The process of optimising our catalogues is three-fold:
- Optimise descriptions in catalogue records
- Improve the mechanics of the search engine
- Create curated content on the website.
The first is really an extension of one of the archivists’ core roles – to describe archival documents in an easy to understand fashion so that people can find them. Most of our records have been catalogued with the aim of having them published in a printed hand-list, but this is problematic now that the records are online.
As an example, let’s take a look at Baptism registers for the Parish of Glynde: If you wanted to find these using a hand list you would pick up the Parish of Glynde hand list and find the series called “Incumbent Registers (1558-1994)”, within this series there would be a sub-series called “Baptism registers (1813-1899)”, within this you would see the record “Baptism register (Jan 1813-Jun 1899)” and note the reference number to order it. When this hand list is transferred to an online environment it is represented by separate records in a hierarchy:
Parish of Glynde (record representing the hand list)

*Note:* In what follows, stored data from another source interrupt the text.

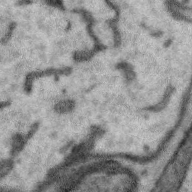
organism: Zebra finch
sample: Brain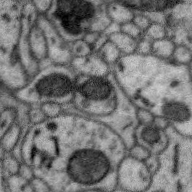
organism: Zebra finch
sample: Brain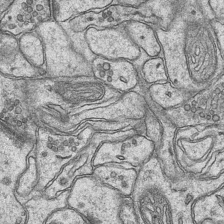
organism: Mouse
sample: CA1 Hippocampus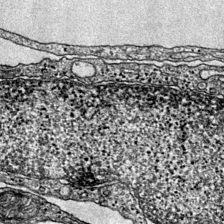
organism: Mouse
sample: Primary visual cortex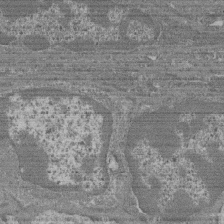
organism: Mouse
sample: Glomerulus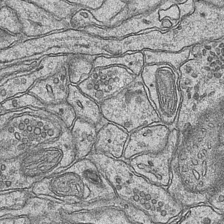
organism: Mouse
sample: CA1 Hippocampus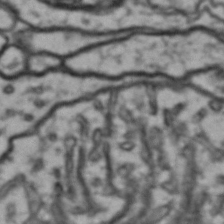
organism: Drosophila
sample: Brain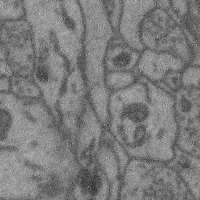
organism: Mouse
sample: Cerebral cortex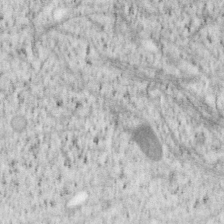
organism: Mouse
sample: OT-I killer T cells with ID8 ovarian cancer cells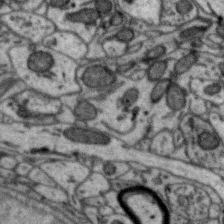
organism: Zebra finch
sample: Brain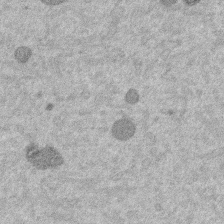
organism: Mouse
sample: Dividing mouse embryo 1 cell stage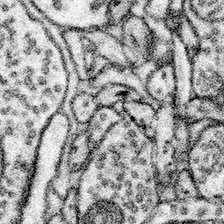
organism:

Incumbent Registers (1558-1994) (record representing the series)
Baptism registers (1813-1899) (record representing the sub-series)

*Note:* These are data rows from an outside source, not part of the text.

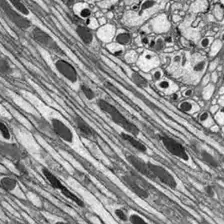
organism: Drosophila
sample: Optic lobe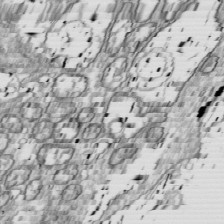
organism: Drosophila
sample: Cell division; meiosis; drosophila spermatocytes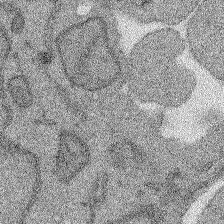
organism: Human
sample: HeLa cells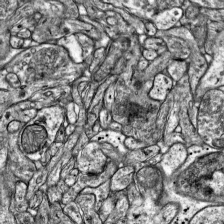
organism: Mouse
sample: Visual Cortex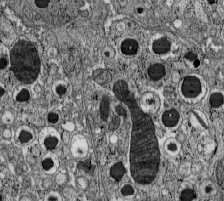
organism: C57BL Mouse
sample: Pancreatic islet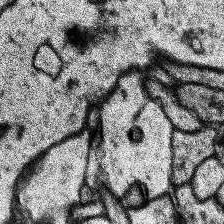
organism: Human
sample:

Baptism register (Jan 1813-Jun 1899) (record representing the physical register)
See our FAQ :What is the hierarchy? for a more detailed explanation of the hierarchy.
If a researcher finds this record by browsing the Parish of Glynde hierarchy they know the register belongs to this parish, but if they do a search for “Glynde register”, they won’t find it because there is no record in the hierarchy with the words “Glynde” and “register” in it. The researcher must go to the top level of the hierarchy and then browse to the register. Browsing the hierarchy depends on the researcher being familiar with the hierarchy in the first place. Not so difficult for the seasoned researcher, but certainly very different from the immediacy of a Google search that an archive novice might be used to.

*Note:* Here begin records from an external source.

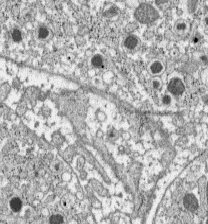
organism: C57BL Mouse
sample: Pancreatic islet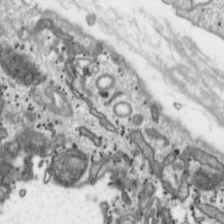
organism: Toxoplasma gondii
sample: Parasites in a vacuole inside a host cell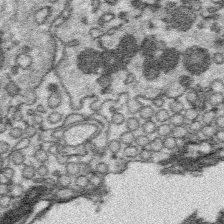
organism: Platynereis dumerilii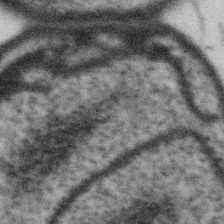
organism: Gemmata obscuriglobus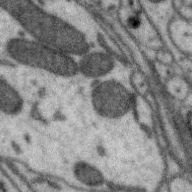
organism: Zebra finch
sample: Brain

To improve this, we need to change the lowest level catalogue record to read “Parish of Glynde Baptism register (Jan 1813-Jun 1899)” to make the record show up in a search for “Glynde registers”.
The second job is to optimise the mechanics of the search engine and as an example we have improved its ability to recognise dates and date ranges.
Before the optimisation a search for records with a date range of “1850-1870” would only bring up records that specifically had “1850-1870” in them. After the optimisation, the search engine delivers records with any date in that range e.g. 1859 or 1869 and also from 1874 as there is a 5 year buffer on either side of the date range. A search for “Early 17th cent” would only find records with the specific text “Early 17th cent”, after optimisation this search also find records with specific dates such as 21st March 1603 or 21/03/1603.
The third job of optimisation is related to curated content.
Curated content is new content that we have added to our web pages that sums up a particular subject, person or place and provides links to related catalogue records. As Abby mentioned in her post we are in the process of creating Places pages for every parish in East Sussex. So rather than doing a search for a place you can look the place up on the places page that can lead you into a particular area of research relating to that place. We also have other pages such as Leonard Woolf Papers and German Jewish Collections that explain more about the person or subject area and can lead you into related catalogue records. We aim to create much more curated content like this in the future to offer researchers a more targeted way to conduct their research.
These three methods of catalogue optimisation will over time make our catalogues easier to use and bring more useful search results to the top of the results page. Having just over a million records to deal with means that this is a large job and as we learn more about how researchers search our catalogues we can make changes to the search engine to improve their experience. Google has been going since 1998 and are a multi-billion dollar company; our resources don’t stretch that far so it might take us a little while to catch up!